* _Work to be completed_: Nothing but the lines from the one containing "Освящение колокола Церкви" to the final line of the entries should appear, copied exactly and without pictures.

* _Material for this task_:
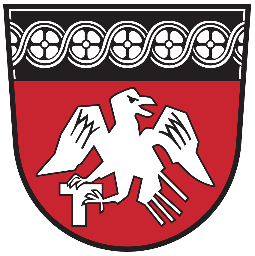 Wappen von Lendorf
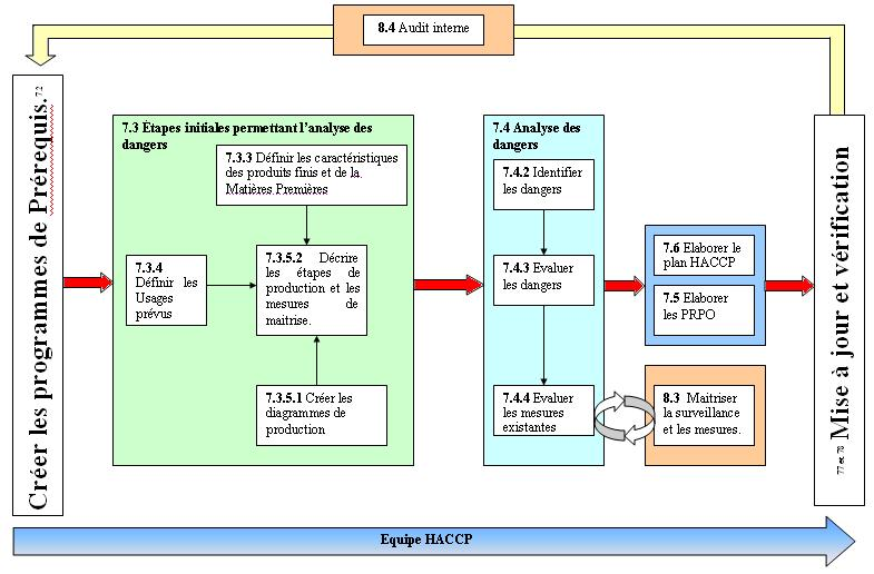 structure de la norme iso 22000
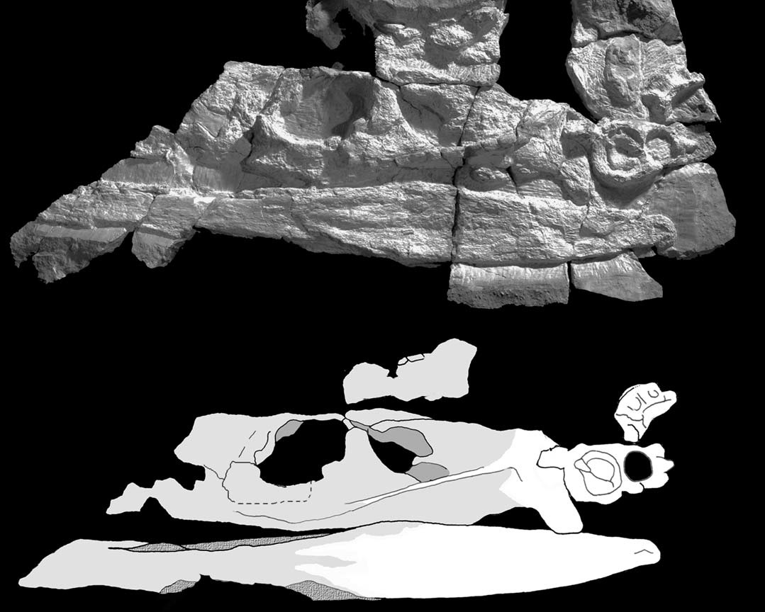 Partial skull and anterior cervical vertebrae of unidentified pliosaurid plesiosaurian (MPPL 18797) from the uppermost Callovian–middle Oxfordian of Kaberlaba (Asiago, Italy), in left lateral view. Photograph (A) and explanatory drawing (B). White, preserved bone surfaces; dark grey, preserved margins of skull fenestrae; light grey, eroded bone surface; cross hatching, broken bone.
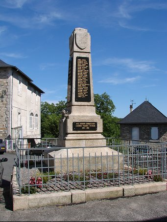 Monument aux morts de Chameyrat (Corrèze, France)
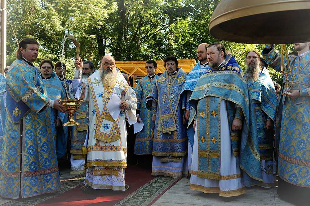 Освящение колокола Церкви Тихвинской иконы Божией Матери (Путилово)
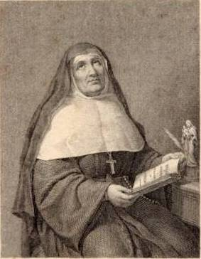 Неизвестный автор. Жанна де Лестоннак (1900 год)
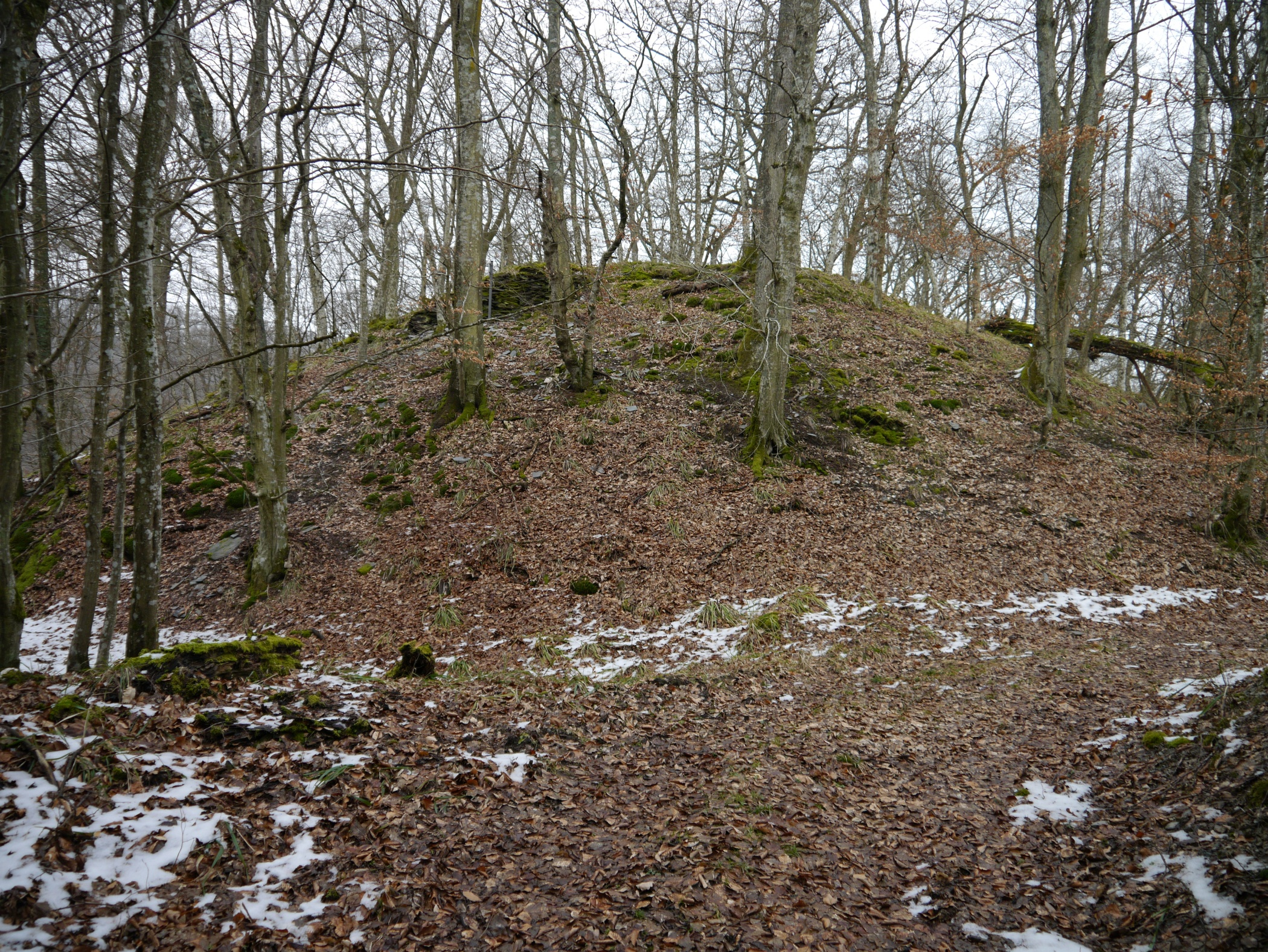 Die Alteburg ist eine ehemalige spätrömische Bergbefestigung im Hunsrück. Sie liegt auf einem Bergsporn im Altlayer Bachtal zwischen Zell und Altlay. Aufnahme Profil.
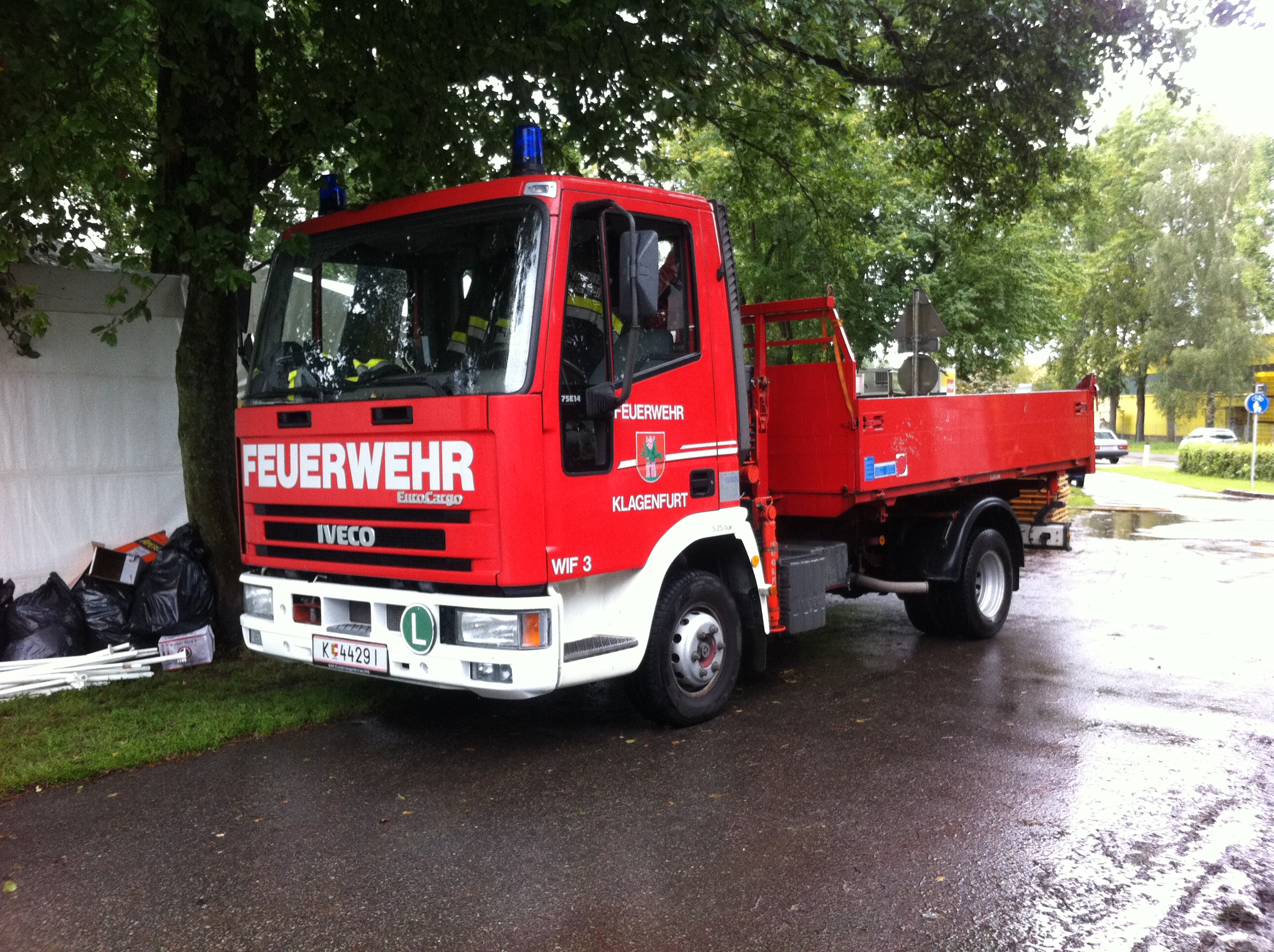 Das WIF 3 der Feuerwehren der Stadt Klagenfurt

* _Task result_:
 Освящение колокола Церкви Тихвинской иконы Божией Матери (Путилово)
 Неизвестный автор. Жанна де Лестоннак (1900 год)
 Die Alteburg ist eine ehemalige spätrömische Bergbefestigung im Hunsrück. Sie liegt auf einem Bergsporn im Altlayer Bachtal zwischen Zell und Altlay. Aufnahme Profil.
 Das WIF 3 der Feuerwehren der Stadt Klagenfurt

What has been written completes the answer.